When you transcribe the entries, reproduce every character and exclude the images.

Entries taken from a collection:
+---+

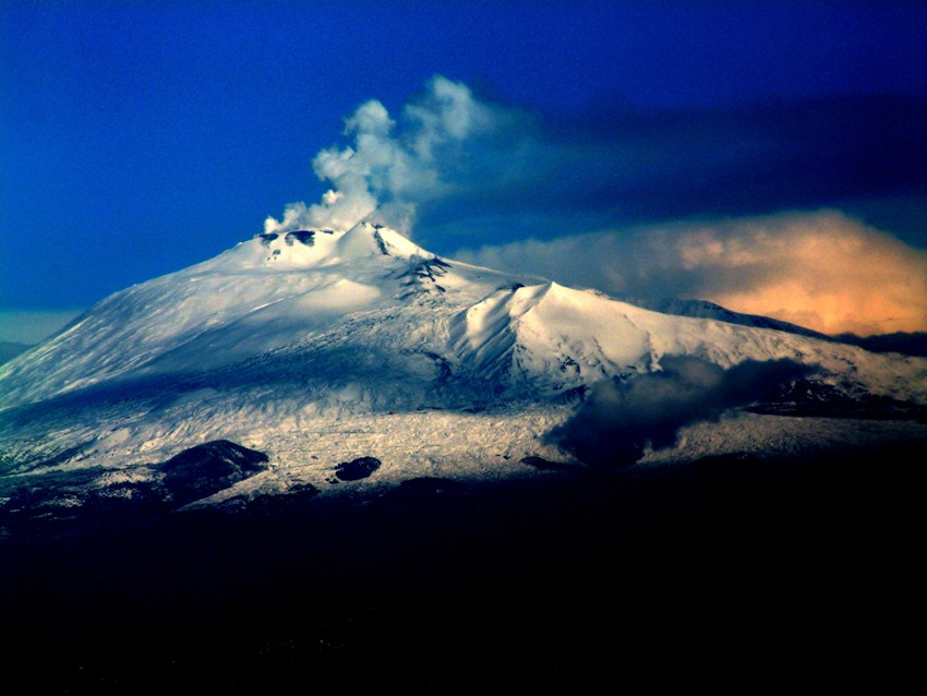 Etna des de l'avió
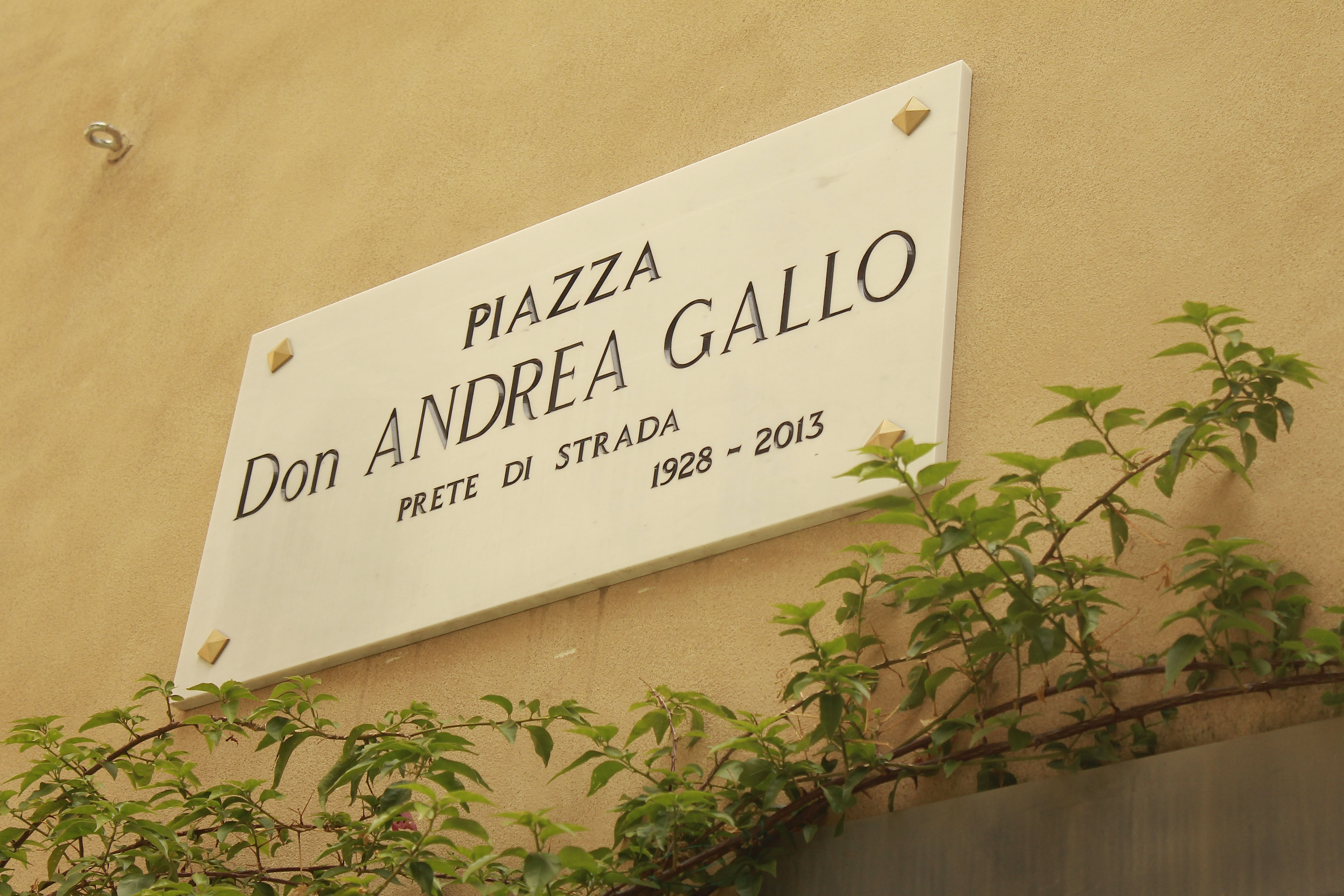 Genova.Piazza Don Gallo.Foto di Andrea Zennaro per Toponomastica femminile
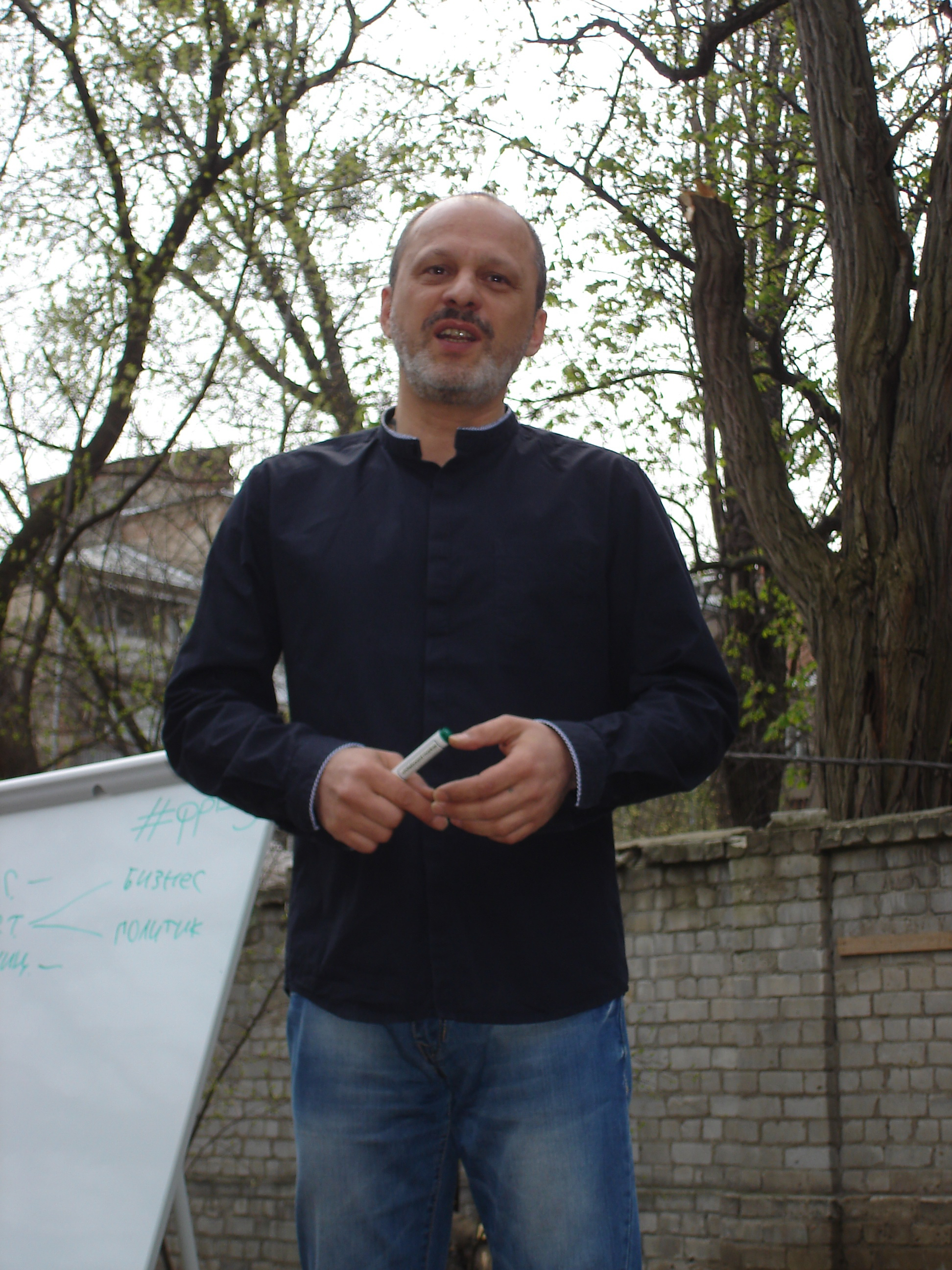 Зураб Аласанія — український журналіст під час проведення майстер-класу із журналістики у дворику Харківського літературного музею. Квітень 2013 року.(На час зйомки — власник та головний редактор харківського інтернет-видання MediaPort).
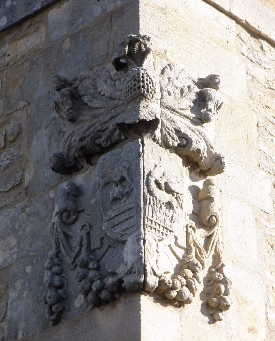 Ilarratza (Álava)
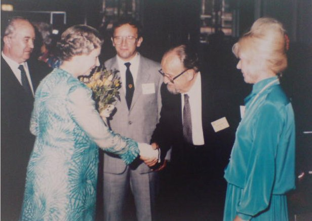 Toby E. Rodes, deutscher Kommunikationsexperte und Autor.
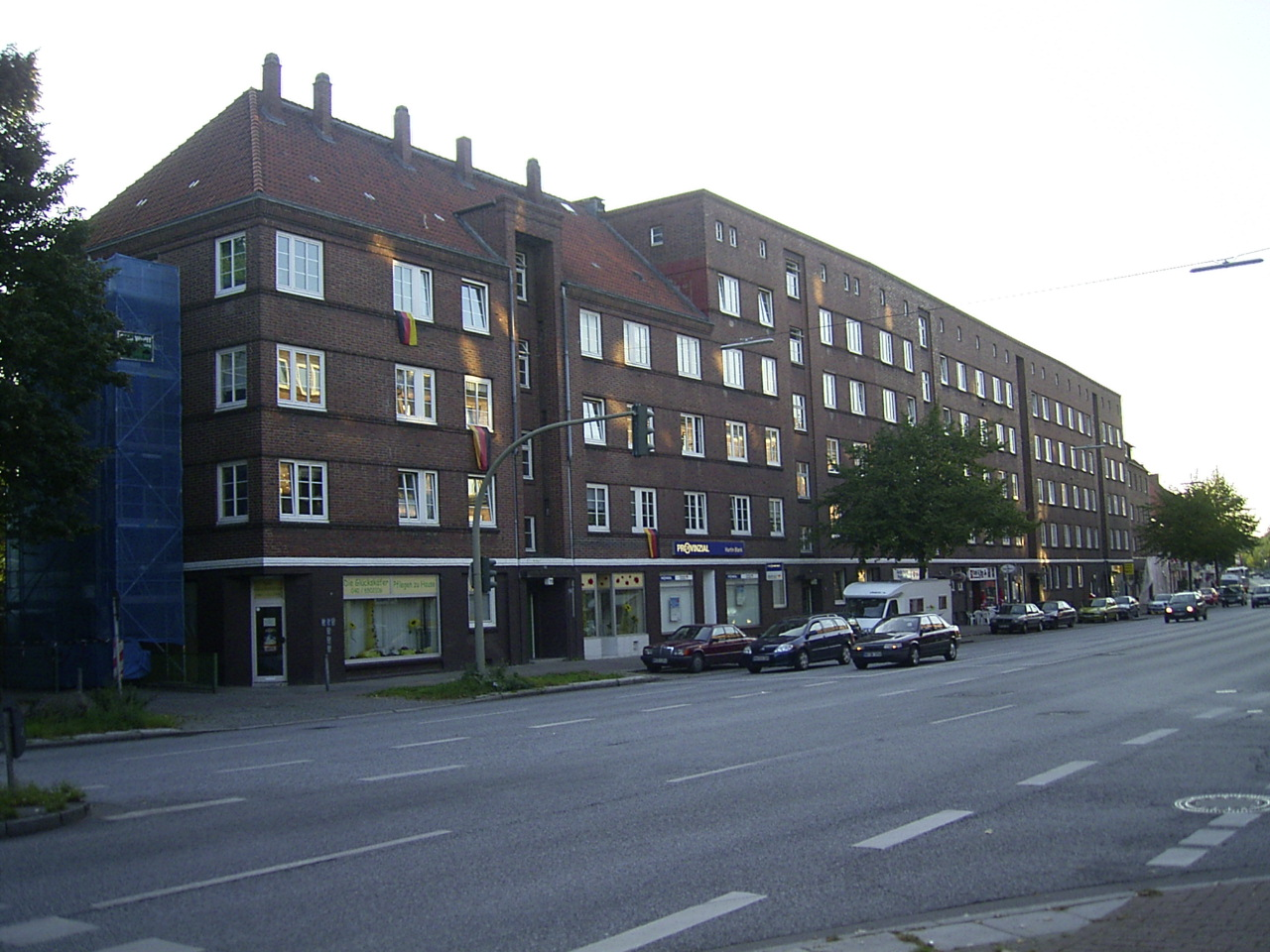 Backsteinbauten an der Horner Landstraße in Horn

+---+

▶ Solution to the problem:
 Etna des de l'avió
 Genova.Piazza Don Gallo.Foto di Andrea Zennaro per Toponomastica femminile
 Зураб Аласанія — український журналіст під час проведення майстер-класу із журналістики у дворику Харківського літературного музею. Квітень 2013 року.(На час зйомки — власник та головний редактор харківського інтернет-видання MediaPort).
 Ilarratza (Álava)
 Toby E. Rodes, deutscher Kommunikationsexperte und Autor.
 Backsteinbauten an der Horner Landstraße in Horn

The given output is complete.